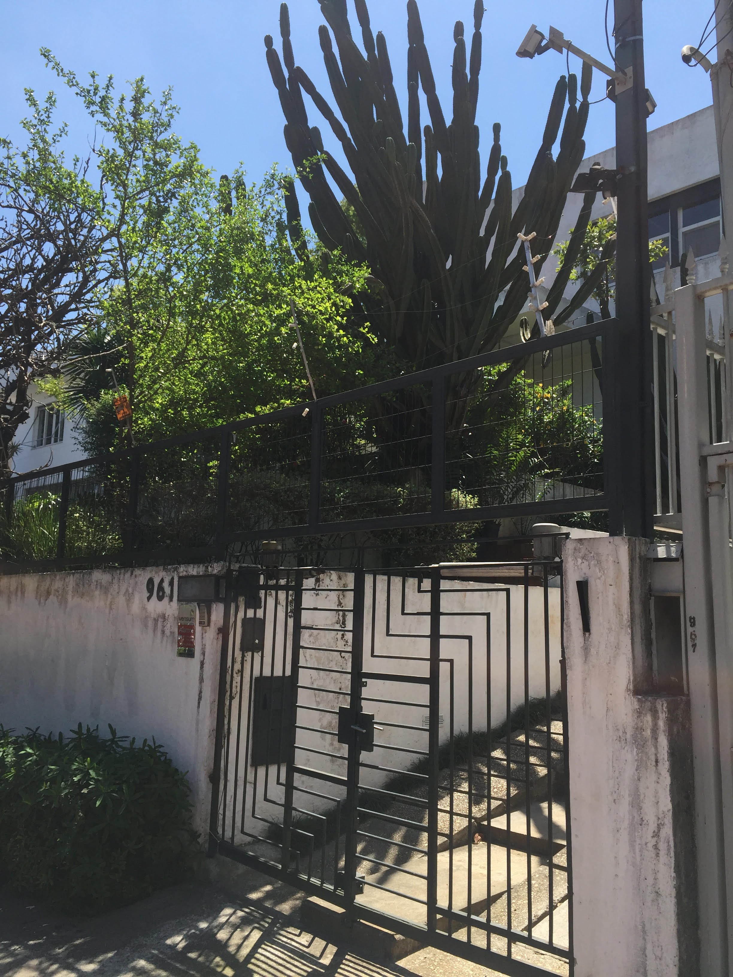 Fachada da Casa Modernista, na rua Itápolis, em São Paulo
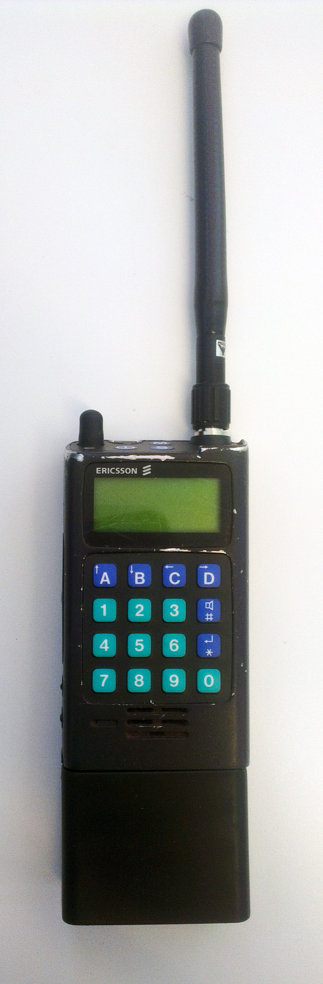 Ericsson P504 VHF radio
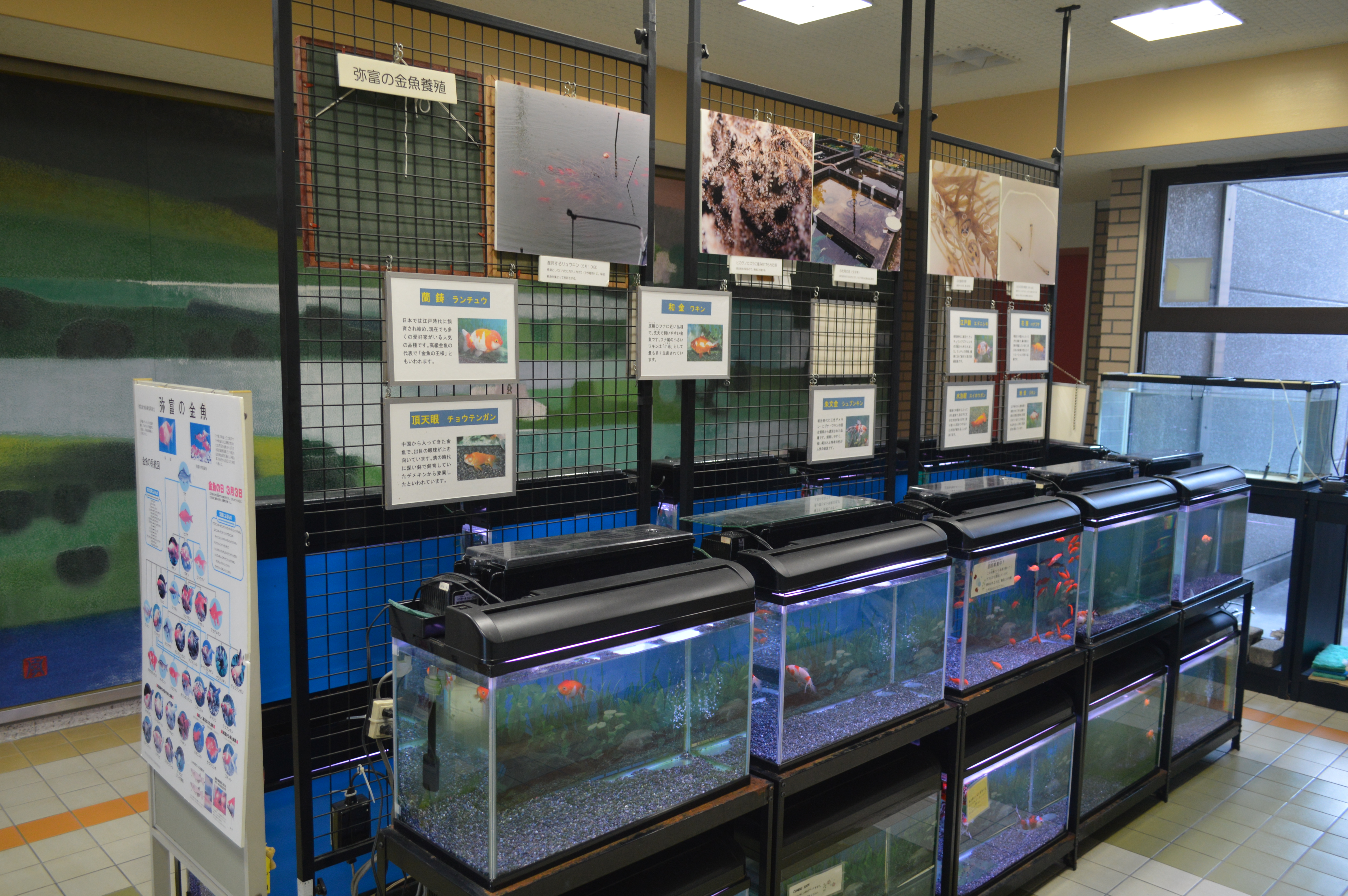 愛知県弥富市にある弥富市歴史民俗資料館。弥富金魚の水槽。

- TO DO -
Reproduce the listing verbatim, pictures excluded.

- SOLUTION -
 Fachada da Casa Modernista, na rua Itápolis, em São Paulo
 Ericsson P504 VHF radio
 愛知県弥富市にある弥富市歴史民俗資料館。弥富金魚の水槽。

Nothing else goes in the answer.